+++ SUPPLIED MATERIAL +++

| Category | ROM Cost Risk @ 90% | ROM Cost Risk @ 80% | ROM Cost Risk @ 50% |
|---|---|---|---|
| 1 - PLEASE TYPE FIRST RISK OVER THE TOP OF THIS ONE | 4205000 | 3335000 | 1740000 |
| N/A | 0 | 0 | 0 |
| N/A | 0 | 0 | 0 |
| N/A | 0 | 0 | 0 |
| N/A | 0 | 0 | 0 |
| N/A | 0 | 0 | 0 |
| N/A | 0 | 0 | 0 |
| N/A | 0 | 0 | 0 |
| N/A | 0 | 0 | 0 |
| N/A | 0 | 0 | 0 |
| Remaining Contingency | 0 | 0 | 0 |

+++

Transcribe the listing in full, keeping every line exact.

| Category | ROM Cost Risk @ 90% | ROM Cost Risk @ 80% | ROM Cost Risk @ 50% |
|---|---|---|---|
| 1 - PLEASE TYPE FIRST RISK OVER THE TOP OF THIS ONE | 4205000 | 3335000 | 1740000 |
| N/A | 0 | 0 | 0 |
| N/A | 0 | 0 | 0 |
| N/A | 0 | 0 | 0 |
| N/A | 0 | 0 | 0 |
| N/A | 0 | 0 | 0 |
| N/A | 0 | 0 | 0 |
| N/A | 0 | 0 | 0 |
| N/A | 0 | 0 | 0 |
| N/A | 0 | 0 | 0 |
| Remaining Contingency | 0 | 0 | 0 |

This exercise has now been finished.